Step 1 - Coroutine Concept

To explain the concept in full detail let us look at standard function calls again.

def function():
    # do something
    return # some value

def other_function():
    # do something else
    return # another value

some_value = function()
another_value = other_function()

As a sequence diagram:

        sequenceDiagram
  participant c as Caller
  participant f1 as Function
  participant f2 as Other Function
  activate c
  activate c
  c->>f1: call
  deactivate c
  activate f1
  f1->>c: return
  deactivate f1
  activate c
  c->>f2: call
  deactivate c
  activate f2
  f2->>c: return
  deactivate f2
  deactivate c
    

All function calls are run in a sequence. The caller must wait until the function is finished to execute its next code, for example another function call.

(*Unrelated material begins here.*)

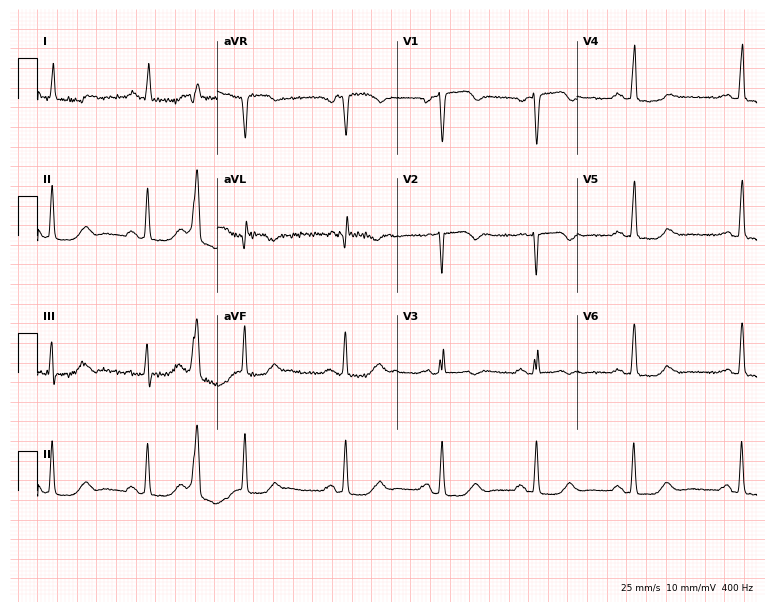
Electrocardiogram, a 68-year-old woman. Overall reading on record: normal ECG.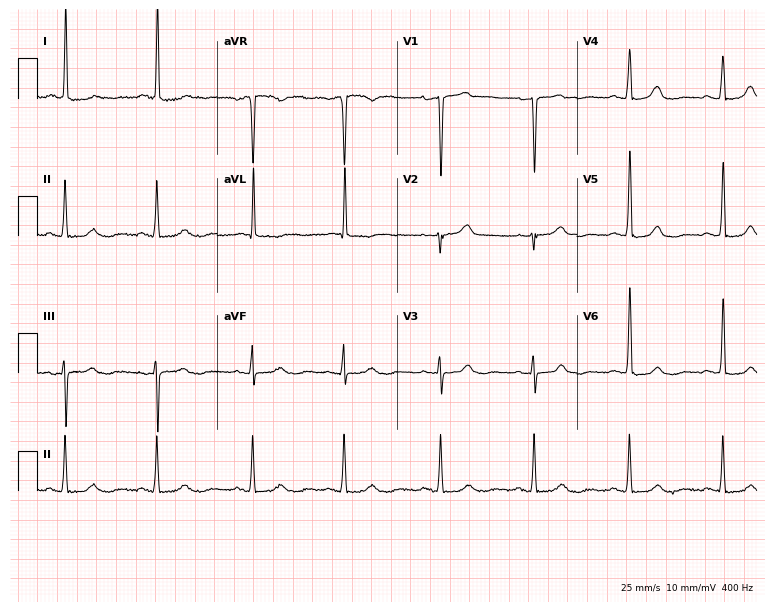
12-lead ECG from a female patient, 84 years old. Screened for six findings — first-degree AV block, right bundle branch block, left bundle branch block, sinus bradycardia, atrial fibrillation, sinus tachycardia — none is recorded. Findings outside these six are not listed.

Besides let us take a look at Generators/Iterators.

def generator():
    # do something
    yield # something
    # do something else
    yield # something else
    # do another thing
    return # some value

def function():
    # do something
    return # a value


gen = generator()
next(gen)
next(gen)
a_value = function()
try:
    next(gen)
except StopIteration as e:
    some_value = e.value

Also as a sequence diagram:

        sequenceDiagram
  participant c as Caller
  participant g as Generator
  participant f as Function
  activate c
  activate c
  c->>g: next
  deactivate c
  activate g
  activate g
  g-->>c: yield
  deactivate g
  activate c
  c->>g: next
  deactivate c
  activate g
  g-->>c: yield
  deactivate g
  activate c
  c->>f: call
  deactivate c
  activate f
  f->>c: return
  deactivate f
  activate c
  c->>g: next
  deactivate c
  activate g
  g->>c: return/StopIteration
  deactivate g
  deactivate g
  deactivate c
    

A Generator can yield values to the caller during its execution. The caller can request the next value from the Generator and do other things in between for example calling a function.

Summary

  • Calling a function blocks the caller until the function returns.

  • A Generator can give control back to the caller.

  • The caller can do other things after getting in control again like calling another function.

  • The caller can resume the Generator.

  • The caller doesn’t need to be interested in the yielded values.

  • A Generator can return a final value just like a normal function.

  • A Generator is a coroutine.

Note

When mentioning the term coroutine in the following steps of this chapter, it references a Python generator function or generator object.